ハードルは低く、できることからベビーステップで始める

とはいえ、健康に生きるために必要なこととして、どんな分野の専門家でも挙げるのが「運動」だ。一生のテーマとも言えるだろう。そこで古川氏は運動を習慣化するポイントとして次の3つをあげた。

1.時間を見つける
2.自分に合ったもの(合ったスタイル)を見つける
3.ベビーステップ

「忙しい現代人にとって運動を習慣化する際にボトルネックになるのは、時間がないことではないでしょうか? 運動したい気持ちはあっても、時間が見つけられない、そんな時間があったら他のことに時間を使いたいと考えても不思議はありません。ですから、時間をどうやって見つけるかは重要です。次に、自分が取り組みやすいスタイルを見つけること。

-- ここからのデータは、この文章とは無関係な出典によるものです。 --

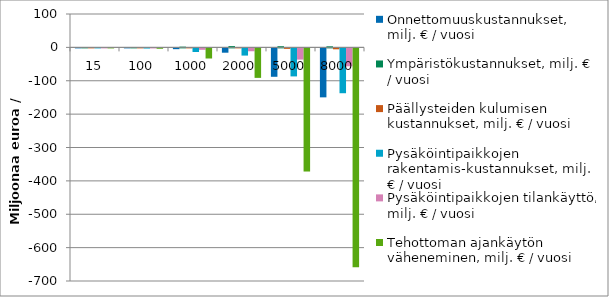
| Category | Onnettomuuskustannukset, milj. € / vuosi | Ympäristökustannukset, milj. € / vuosi | Päällysteiden kulumisen kustannukset, milj. € / vuosi | Pysäköintipaikkojen rakentamis-kustannukset, milj. € / vuosi | Pysäköintipaikkojen tilankäyttö, milj. € / vuosi | Tehottoman ajankäytön väheneminen, milj. € / vuosi |
|---|---|---|---|---|---|---|
| 15.0 | 0.021 | 0.013 | 0.001 | -0.072 | -0.029 | -0.073 |
| 100.0 | 0.266 | 0.176 | 0.018 | -0.48 | -0.192 | -1.111 |
| 1000.0 | -2.374 | 2.121 | 0.11 | -10.8 | -4.32 | -30.312 |
| 2000.0 | -12.97 | 3.878 | 0.029 | -21.6 | -8.64 | -88.397 |
| 5000.0 | -85.124 | 3.487 | -1.48 | -84 | -33.6 | -368.986 |
| 8000.0 | -146.754 | 3.193 | -2.777 | -134.4 | -53.76 | -655.802 |

ジムに通うとか、ジョギング、ウォーキングをするとかだけが運動ではありません。YouTubeで楽しいダンス動画を見つけたら一緒に踊るのでも良いし、ただ歩いたり走ったりするのがつまらないと思うなら、夫婦で歩いても良いし、ラジオの語学講座でも聴きながら勉強との一石二鳥を狙うとかでも良いと思いますよ」

そして、何かをやりはじめたとき、最初の挫折となるのが、何ごとも完璧にやりたいという「完璧主義」。やろうと思ったけど時間がない、気が乗らない、急な残業が入った……やる気を削ぐ理由はそれこそ無限にある。少しでもそういったネガティブ要素があると、「完璧主義」タイプの人ほど、挫折しやすくなるという。

そんな習慣引力の力に対抗するのがベビーステップだ。